A long time ago it used to be well understood that what you did is what mattered. No matter what bluster you had behind your words, no matter how many wheels you greased, and no matter how many popular buzzwords you spoke to get your foot in the door, in the end it came down to what you did. You couldn't rest on puffing yourself up forever to gather audience attention. If you didn't act, it didn't matter. And we would ourselves back up our beliefs by holding such people's feet to the fire to ensure that they acted.

In other words, we valued the truth, and we valued those who fought for it. If you were a faker, you would get found out soon enough.

That doesn't happen so much anymore. Instead we let anyone above us do what they want as if they simply need to repeat the right codewords and they can have carte blanche to run roughshod over whatever or whoever they want. Simply look at any legacy industry and see them being run into the ground by these exact people these days. Nothing is growing, it's all shrinking. It ties in to our obsession with surface level aesthetic and appearances over proper depth and meaning. Juvenile and shallow.
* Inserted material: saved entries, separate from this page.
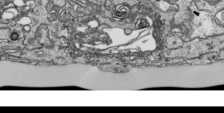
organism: Human
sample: Mitochondria in HCT116 cells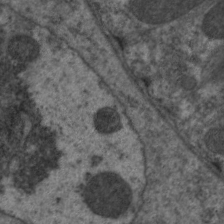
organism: C. elegans
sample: Pharynx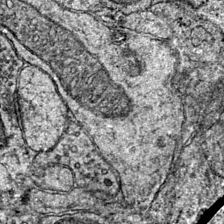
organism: Mouse
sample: Primary visual cortex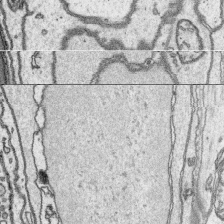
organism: Platynereis dumerilii
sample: Parapodia

It's no coincidence such folk communicate mainly with teenage snark and prepubescent name-calling. This is who we let in the door, juvenile and bitter.
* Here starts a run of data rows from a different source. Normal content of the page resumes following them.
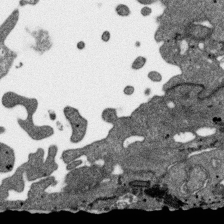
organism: Human
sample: Lung epithelial cells, uninfected (mock) control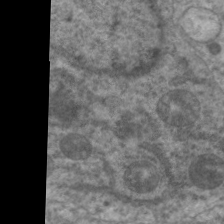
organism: C. elegans
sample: Pharynx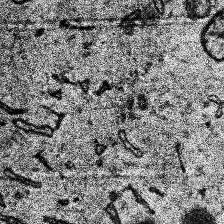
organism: Human
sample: Temporal Lobe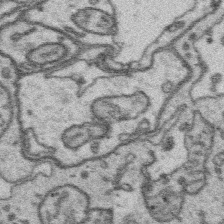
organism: Platynereis dumerilii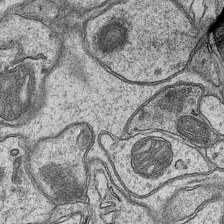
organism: Mouse
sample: CA1 Hippocampus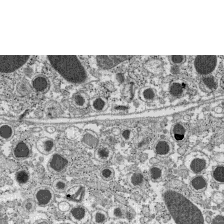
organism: C57BL Mouse
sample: Pancreatic islet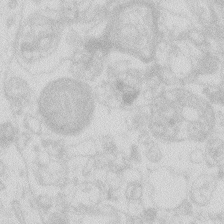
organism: Zebrafish
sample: Macrophage

Who cares if the Superdude comic (this is a general example, not literal) has him murdering and dehumanizing large swaths of the population through silly speeches--it is a comic produced by DC Comics, therefore you need to swallow and accept it as scripture. Meaningless words. None of it has value. But it does send signals to the right people, and that's all that matters. The connection is gone, now it's all lectures.

Everyone seems to know it, but no one really has answer. After all, how do you compete against an industry that simply isn't interested in you? You can't, really. All you can do is vote with your feet, as the saying goes.
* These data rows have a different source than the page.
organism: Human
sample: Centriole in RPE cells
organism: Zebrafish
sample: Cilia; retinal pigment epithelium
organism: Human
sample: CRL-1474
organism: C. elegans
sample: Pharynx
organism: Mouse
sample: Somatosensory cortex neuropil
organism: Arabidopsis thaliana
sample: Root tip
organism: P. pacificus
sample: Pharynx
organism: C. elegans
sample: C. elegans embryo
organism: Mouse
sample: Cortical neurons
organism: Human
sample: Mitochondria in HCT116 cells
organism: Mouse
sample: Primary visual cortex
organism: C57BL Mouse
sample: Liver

And it seems like exactly that is happening.

But, at the same time, who am I to complain about such things? Am I not doing exactly what I'm complaining about above? As a writer, am I not the purest example of words and not deeds? In a sense, yes, and that is one of the many reasons writers no longer command the same sort of respect they once did. We wasted our opportunity and lost the audience's trust. Too few are unwilling to put their money where their mouth is and it has lead to ruin. All we have to do is say the bare minimum of buzzwords and get all the rewards and kudos, or so we think. There's more to left than momentary profit, and we all realize that on some level.

Any man or woman who creates has a duty to use their creation to try and understand more about themselves and others. They must move outward from inward. The other choice is to either pander to the lowest common denominator or to produce propaganda to drag others down, neither of which is art--it is a grab at respectability with the in-crowd, whatever in-crowd that might be, in order to fit in with some pre-established group. This is the perfect example of words instead of deeds. It is about what you say and not what you do. This is anti-art and therefore should be discouraged. Unfortunately, in the modern age, this is the default way of being and is very much encouraged. Unfortunately, it is to our detriment.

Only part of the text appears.